El camarero escanció a los demás comensales y se esfumó, mientras Seb se dirigía a la mesa en los siguientes términos:

-I’m proud of your race, especially your finish line. It’s unreal as says (y dijo el nombre de un fulano). And now… please, ladies and gentlemen, excuse me.

El presidente de la Asociación Internacional de Federaciones de Atletismo (IAAF) se levantó y, dando rodeo para sortear una columna, se enfrentó al atril en una especie de gesto de ir y venir que recordó -congruente con aquel público nostálgico- su salida en la final de 1.500 metros de Moscú-1980. Cómo olvidar aquel momento glorioso, si era el mismo hombre. Un mito viviente.
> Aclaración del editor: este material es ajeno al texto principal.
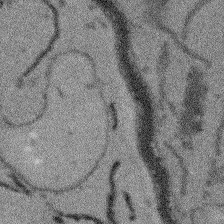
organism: Arabidopsis thaliana
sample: Root tip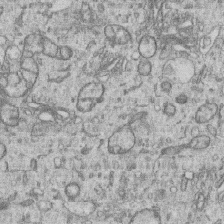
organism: Human
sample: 1205lu cells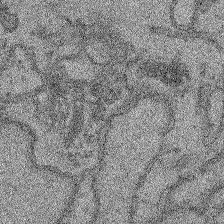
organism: Human
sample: HeLa cells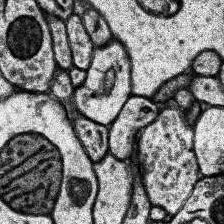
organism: Human
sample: Temporal Lobe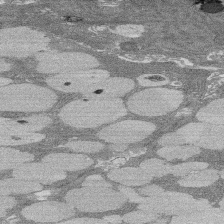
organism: Rat
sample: Salivary granule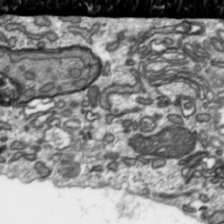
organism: Toxoplasma gondii
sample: Parasites in a vacuole inside a host cell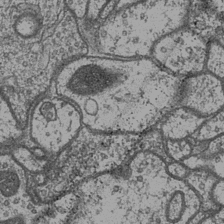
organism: Drosophila
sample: Optic medulla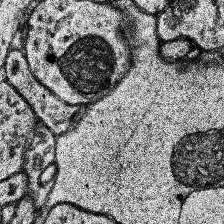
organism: Human
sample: Temporal Lobe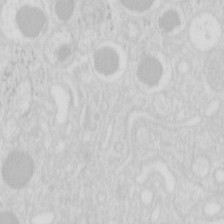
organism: Mouse
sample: Pancreas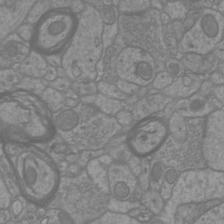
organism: Mouse
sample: Cortical neurons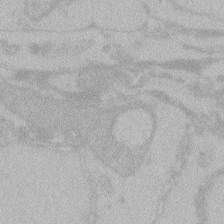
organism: Zebrafish
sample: Macrophage infected with Toxoplasma gondii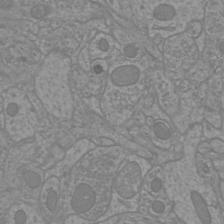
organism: Mouse
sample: Cortical neurons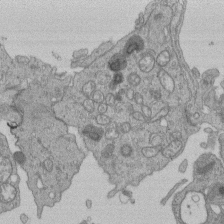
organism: Human
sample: Retinal organoid Rod and Cone cells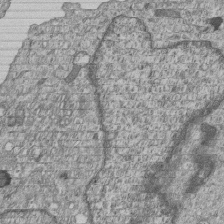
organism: Human
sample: MDA-MB-231 cells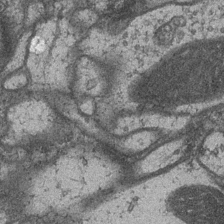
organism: Drosophila
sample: Optic medulla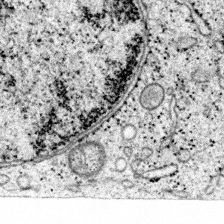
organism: Human
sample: HeLa cells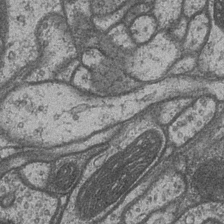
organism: Drosophila
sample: Optic medulla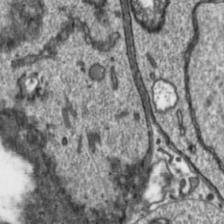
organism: Toxoplasma gondii
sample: Parasites in a vacuole inside a host cell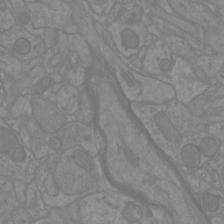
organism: Mouse
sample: Cortical neurons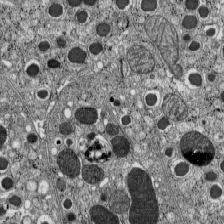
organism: C57BL Mouse
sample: Pancreatic islet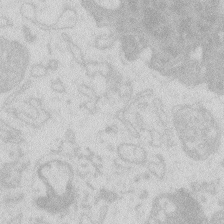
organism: Zebrafish
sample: Macrophage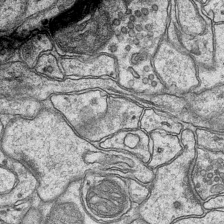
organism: Mouse
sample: CA1 Hippocampus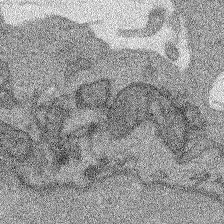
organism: Human
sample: HeLa cells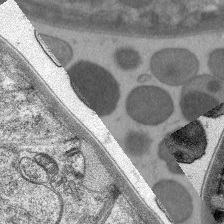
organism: C. elegans
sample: Pharynx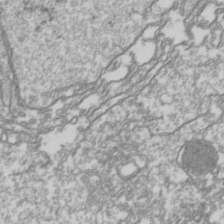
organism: Drosophila
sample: Cell division; meiosis; drosophila spermatocytes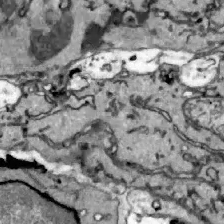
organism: Zebrafish
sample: Actinotrichia fibers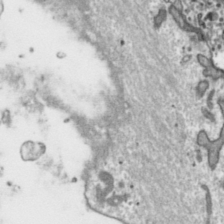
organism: Toxoplasma gondii
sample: Parasites in a vacuole inside a host cell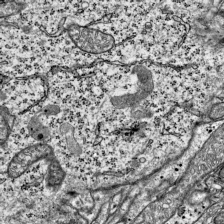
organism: Mouse
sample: Visual Cortex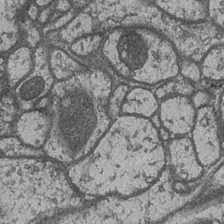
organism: Drosophila
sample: Optic medulla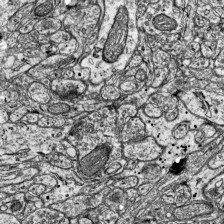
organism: Mouse
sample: Visual Cortex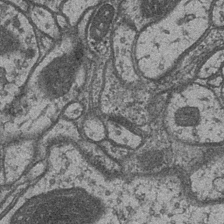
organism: Drosophila
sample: Optic medulla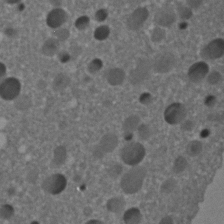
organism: C. elegans
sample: C. elegans embryo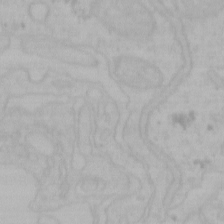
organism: Mouse
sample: Choroid plexus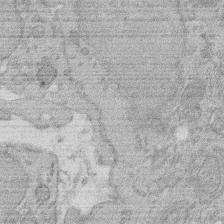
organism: Rat
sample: Salivary granule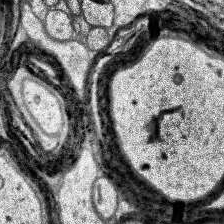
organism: Human
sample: Temporal Lobe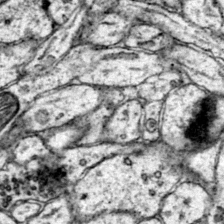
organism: Mouse
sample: Primary visual cortex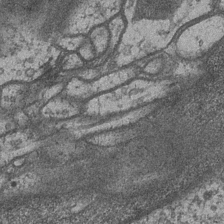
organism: Drosophila
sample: Optic medulla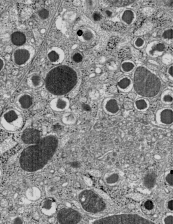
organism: C57BL Mouse
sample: Pancreatic islet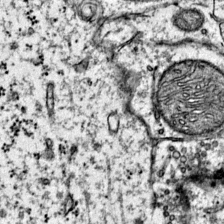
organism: Mouse
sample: Primary visual cortex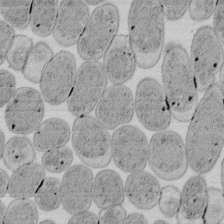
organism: E. coli
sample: Bacterial nucleoid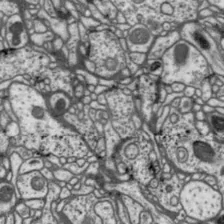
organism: Drosophila
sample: Protocerebral bridge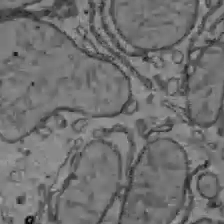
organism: C57BL Mouse
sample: Liver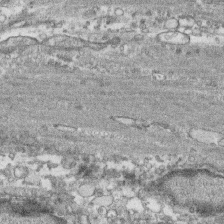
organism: Human
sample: CRL-1474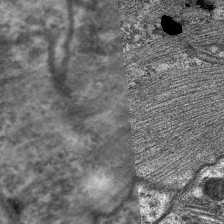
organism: C. elegans
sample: Pharynx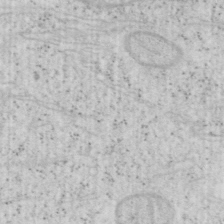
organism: Human
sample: HeLa cells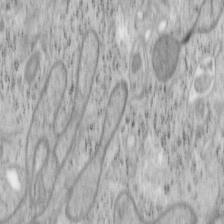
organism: Human
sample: HeLa cells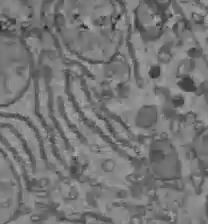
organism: C57BL Mouse
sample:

Coe descargó su discurso con oficio de estrella. Unas 170 personas a la escucha. Lo hizo fácil, como cuando corría. Se apoyaba en un folio con ideas escritas poco antes de su puño y letra: Juan Roig, Valencia Ciudad del Running, contribución al dopaje, récord de participantes y naciones. Era la noche del 23 de marzo de 2018; como en las Leyendas de Bécquer, el viento azotaba los vidrios de la ventana.

La Federación Internacional ofrecía la cena con motivo del Campeonato del Mundo de Medio Maratón de Valencia. Compartir mesa con Sebastian Coe era una oportunidad cósmica para un pelma del atletismo como el que suscribe estas líneas. Si no existiera Correcaminos, si no fuera de la mano de la Fundación Trinidad Alfonso, si el Ayuntamiento de Valencia no apoyase las carreras en ruta, a buenas horas iba yo a sentarme con un cuádruple medallista olímpico ni para tomar café.

Además del anfitrión y de su esposa Carole Annett Coe, estábamos en la mesa de honor Maite Girau, Elena Tejedor, José María Odriozola, Gunilla Martensson, Raúl Chapado, Vicente Añó, Paco Borao y servidor, desde luego el menos honorable de todos.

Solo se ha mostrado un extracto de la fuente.